What to do - Could each entry below be written out exactly, with every picture dropped?

Provided data -

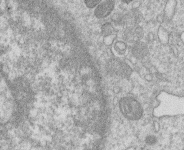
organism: Human
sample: Macrophage cells
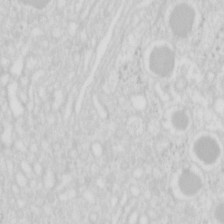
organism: Mouse
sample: Pancreas
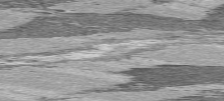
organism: C57BL Mouse
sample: Heart
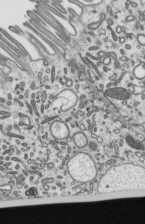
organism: Mouse
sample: Mouse epididymis efferent ductule cilia
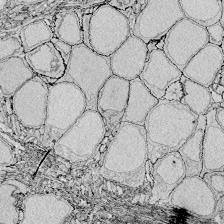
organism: Zebrafish
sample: Whole-Brain
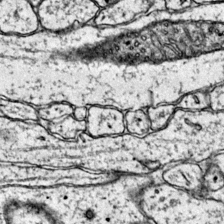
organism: Mouse
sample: Primary visual cortex
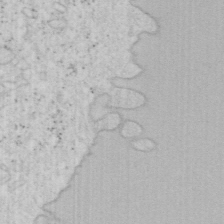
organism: Human
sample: HeLa cells
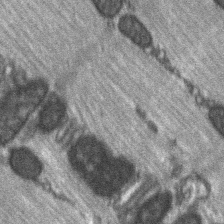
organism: C57BL Mouse
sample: Soleus
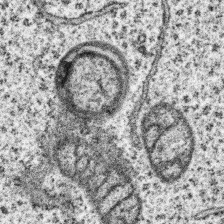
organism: Human
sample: HeLa cells
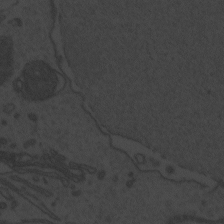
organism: Zebrafish
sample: Macrophage infected with Toxoplasma gondii
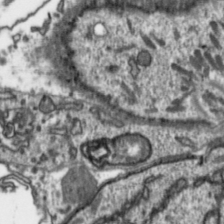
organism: Toxoplasma gondii
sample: Parasites in a vacuole inside a host cell
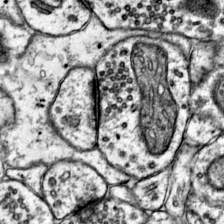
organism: Mouse
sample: Primary visual cortex
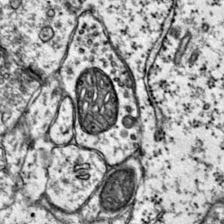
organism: Mouse
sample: Primary visual cortex
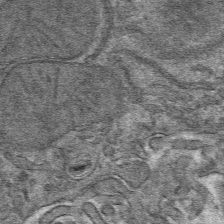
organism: Mouse
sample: Mouse hepatocytes
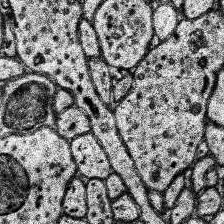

Solution to this task -
organism: Human
sample: Macrophage cells
organism: Mouse
sample: Pancreas
organism: C57BL Mouse
sample: Heart
organism: Mouse
sample: Mouse epididymis efferent ductule cilia
organism: Zebrafish
sample: Whole-Brain
organism: Mouse
sample: Primary visual cortex
organism: Human
sample: HeLa cells
organism: C57BL Mouse
sample: Soleus
organism: Human
sample: HeLa cells
organism: Zebrafish
sample: Macrophage infected with Toxoplasma gondii
organism: Toxoplasma gondii
sample: Parasites in a vacuole inside a host cell
organism: Mouse
sample: Primary visual cortex
organism: Mouse
sample: Primary visual cortex
organism: Mouse
sample: Mouse hepatocytes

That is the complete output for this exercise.